Folha de S. Paulo


Criadora do burquíni defende traje como forma de integrar muçulmanas

No século 19, europeus entravam no mar saindo de casinhas ambulantes de madeira, evitando assim os olhares indiscretos. Na década de 1940, o biquíni levou conservadores a ruborescer.

Em 2016, o escândalo na França são mulheres cobrindo-se demais. Municípios costeiros, como Cannes e Nice, proibiram recentemente o uso do burquíni, traje que cobre todo o corpo, menos o rosto.

Essa vestimenta é hoje associada, na França, ao islã radical e à submissão da mulher. Sua criadora, uma australiana de origem libanesa, discorda. À Folha Aheda Zanetti, 48, diz que esse veto é uma maneira de segregar.

"Eles não vão conseguir nos impedir de nos vestir ou de nos desvestir", diz. "Nós, mulheres muçulmanas, vamos fazer o que quisermos."

Fethi Belaid/AFP
A Tunisian woman wearing a
Mulher tunisiana vai à praia nas proximidades de Tunis usando o polêmico burquíni, este mês

De bom humor, mas cansada da controvérsia, ela diz que as notícias recentes ajudaram suas vendas. A maré de pedidos vindos da França, segundo Zanetti, subiu cerca de 40% nos últimos dois meses. "Os políticos foram ótimos comigo, eu deveria agradecê-los!"

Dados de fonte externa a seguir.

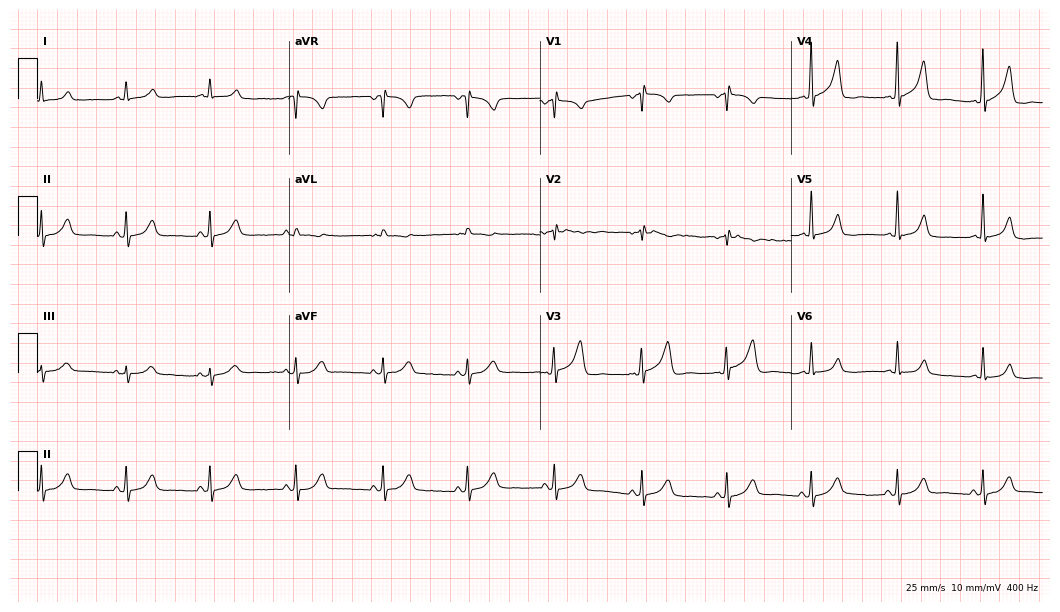
Standard 12-lead ECG recorded from a male, 65 years old (10.2-second recording at 400 Hz). Read as a normal ECG.
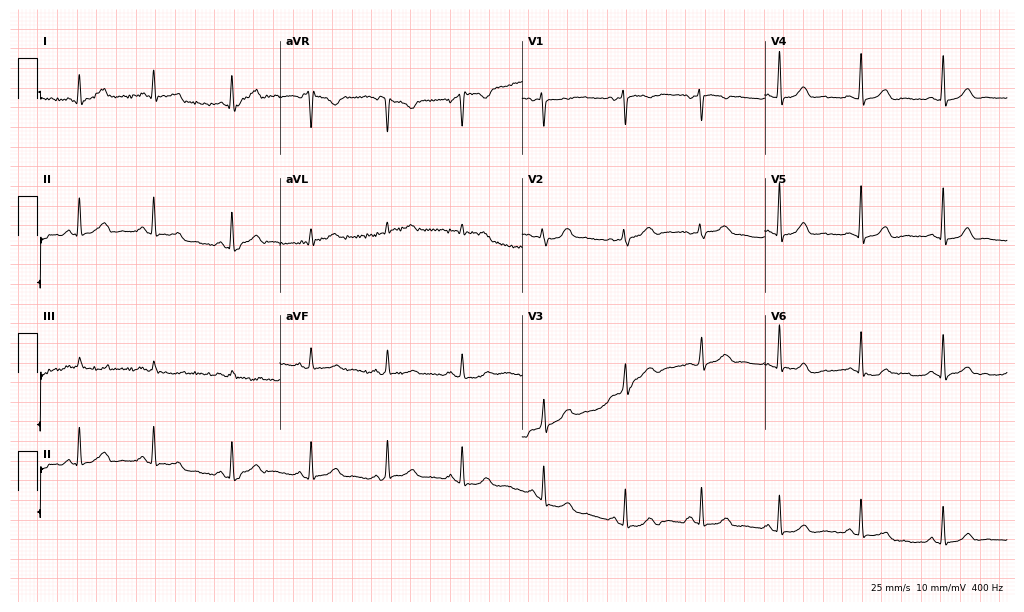
Standard 12-lead ECG recorded from a female, 38 years old (9.9-second recording at 400 Hz). Read as a normal ECG.
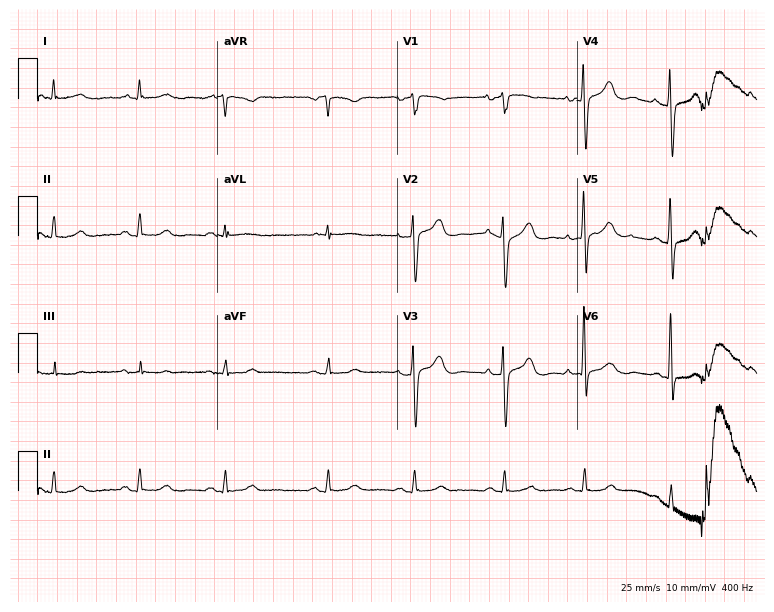
12-lead ECG from an 83-year-old male patient. Recorded interpretation: within normal limits.
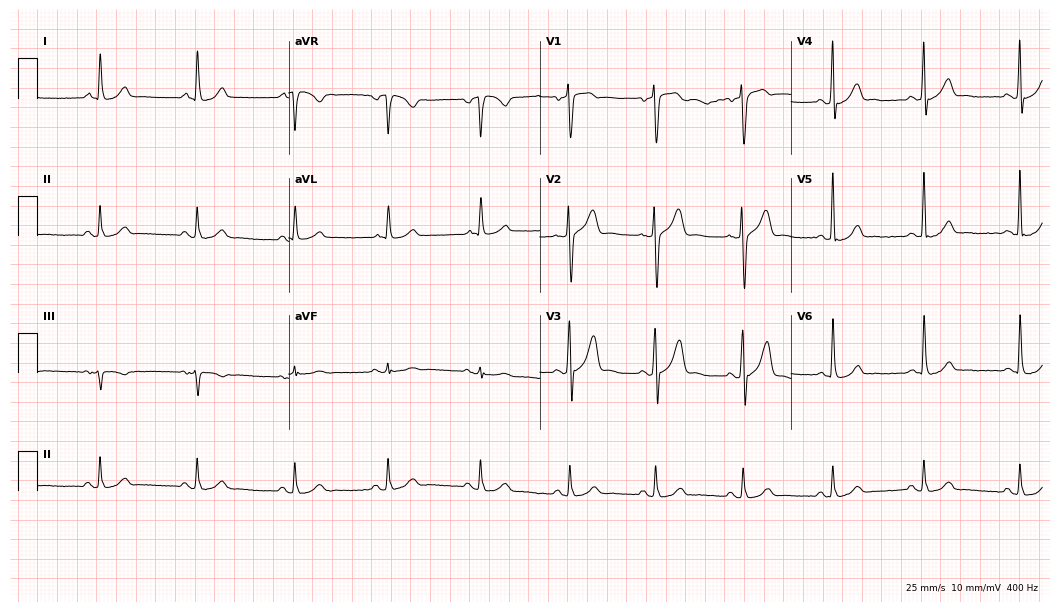
Electrocardiogram, a male patient, 44 years old. Overall reading on record: normal ECG.
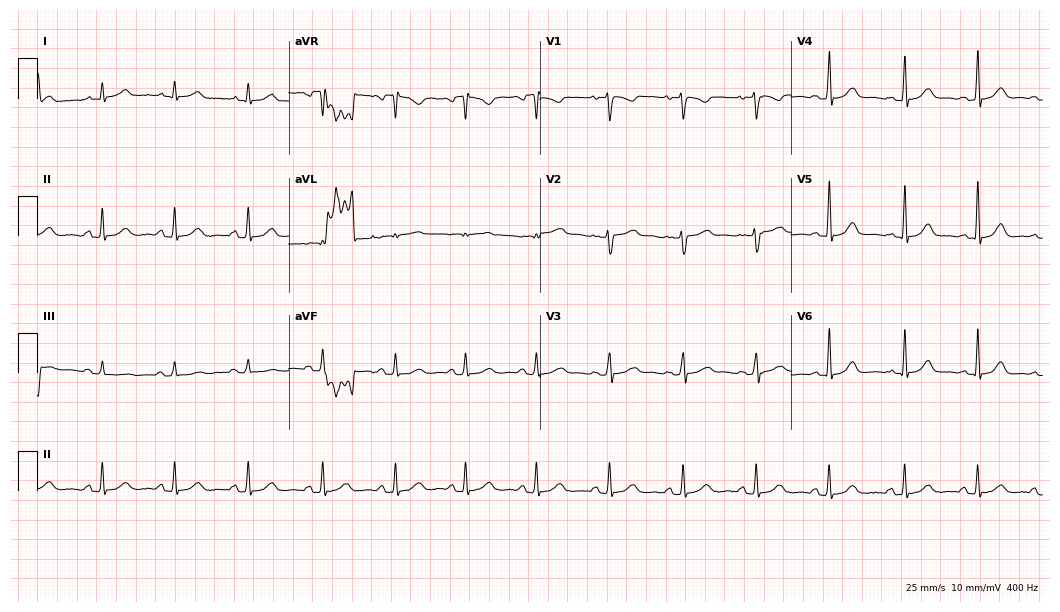
Resting 12-lead electrocardiogram. Patient: a female, 47 years old. None of these six findings is recorded: first-degree AV block, right bundle branch block, left bundle branch block, sinus bradycardia, atrial fibrillation, sinus tachycardia.
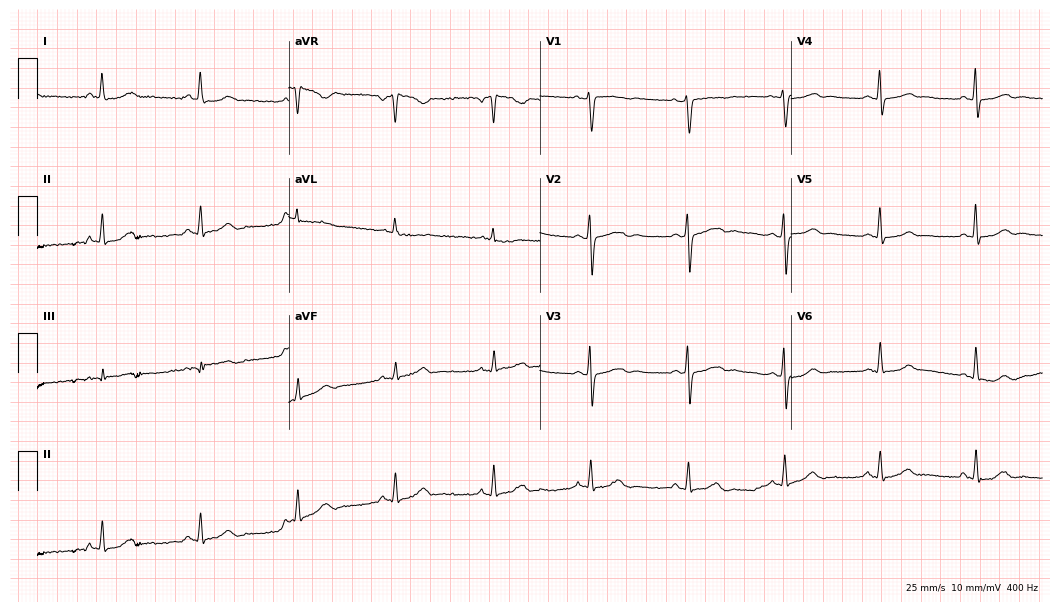
Resting 12-lead electrocardiogram (10.2-second recording at 400 Hz). Patient: a female, 41 years old. Read as a normal ECG.
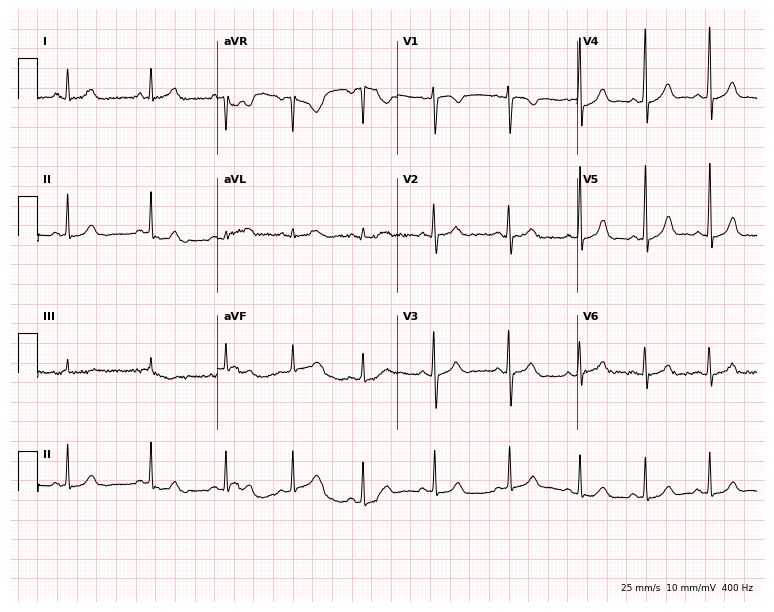
12-lead ECG from a female, 19 years old. Recorded interpretation: within normal limits.
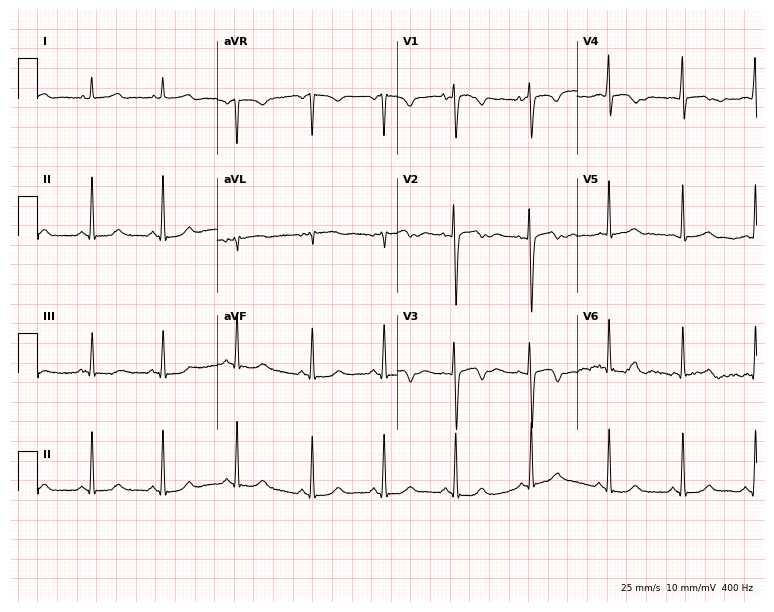
Resting 12-lead electrocardiogram. Patient: a 21-year-old woman. Read as a normal ECG.
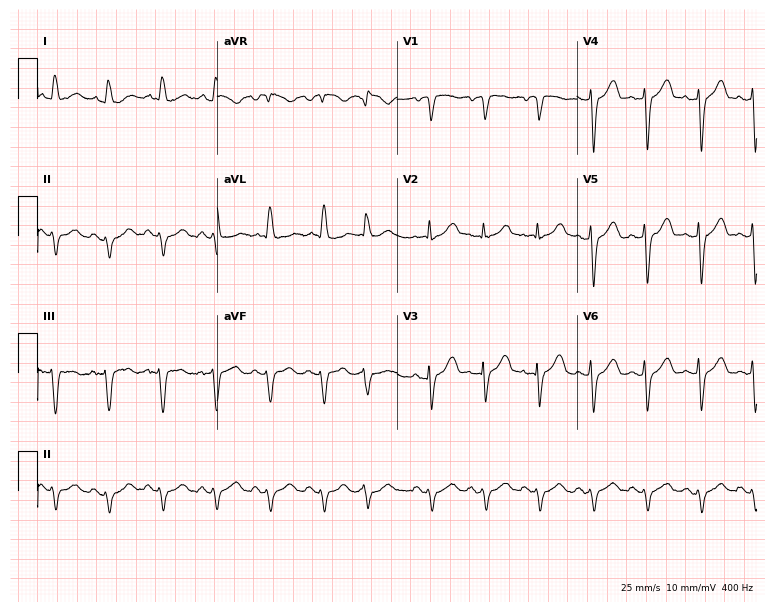
Resting 12-lead electrocardiogram. Patient: a male, 77 years old. The tracing shows sinus tachycardia (a sinus rate of 100 beats per minute or more).
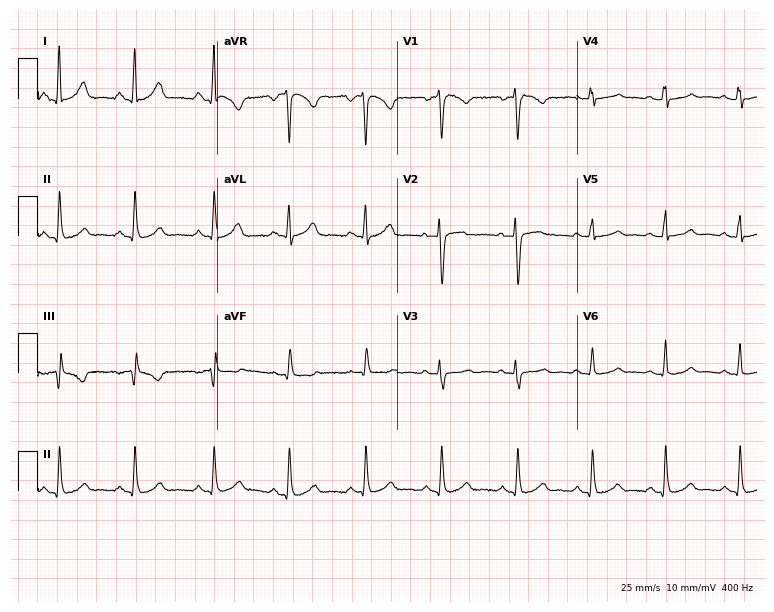
ECG (7.3-second recording at 400 Hz) — a 34-year-old female. Labelled as a normal ECG.
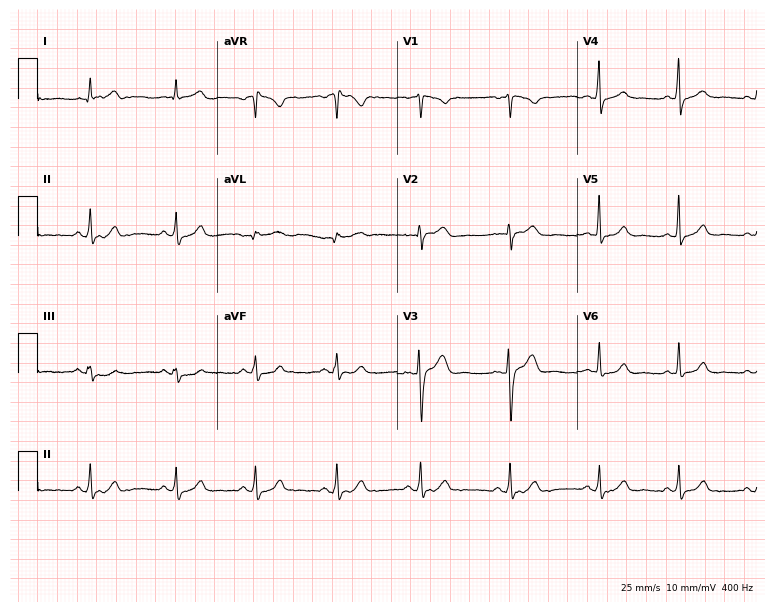
ECG (7.3-second recording at 400 Hz) — a female patient, 29 years old. Labelled as a normal ECG.

O preço de um burquíni varia entre R$ 210 e R$ 420, de acordo com o modelo, incluindo versões mais justas.

Sem dar muitos detalhes, ela afirma que tem planos de visitar as praias francesas na quarta-feira (24) para explicar à população local o que, afinal, é o burquíni que criou.

O burquíni une em seu nome o biquíni e a burca, veste com a qual muçulmanas conservadoras cobrem o corpo e o rosto, a depender de sua interpretação do islã. O burquíni, porém, não esconde a face da mulher.

Zanetti abriu sua primeira loja de burquínis em 2005. O objetivo, diz, era permitir que mulheres muçulmanas se integrassem à cultura local e pudessem ir a praias sem que se sentissem desconfortáveis.

O invento, no entanto, tornou-se recentemente símbolo da tensão entre a França e sua população muçulmana. O premiê Manuel Valls afirmou, por exemplo, que o burquíni não se encaixa no secularismo e na República.

TERRORISMO

Parte do incômodo está relacionado aos recentes atentados ao país. Em julho, um ataque deixou 86 mortos em Nice. A ação foi reivindicada pela milícia terrorista Estado Islâmico, que a França combate no Oriente Médio.

"Querem julgar todo um grupo devido a um punhado de criminosos", diz Zanetti. "O Estado Islâmico não representa nenhum muçulmano que conheço. Nunca me perguntaram se podem matar em meu nome."

Casada com um grego, a australiana, que nasceu no Líbano e mudou-se aos dois anos de idade, enxerga interesses políticos no veto ao burquíni. Mas, assim como afirma conviver com sua irmã, que usa biquíni, espera que a sociedade francesa aceite quem prefere se cobrir mais para entrar no mar.

"Não acredito que nenhum político pode julgar o que uma mulher veste", diz.

A questão do véu, ou de quanto as mulheres muçulmanas devem ou não se cobrir, acompanha o discurso europeu há bastante tempo, com posições conflitantes.

Detratores insistem que vestimentas como a burca são instrumentos de dominação das mulheres. Por outro lado, mulheres como Zanetti se ressentem de quem tenta obrigá-las a não cobrir-se com seus véus.

"Eu não sou forçada a me vestir com modéstia. É minha escolha. Quero ser assim", diz. "Visto o biquíni embaixo do burquíni, então tenho o melhor dos dois mundos", ri.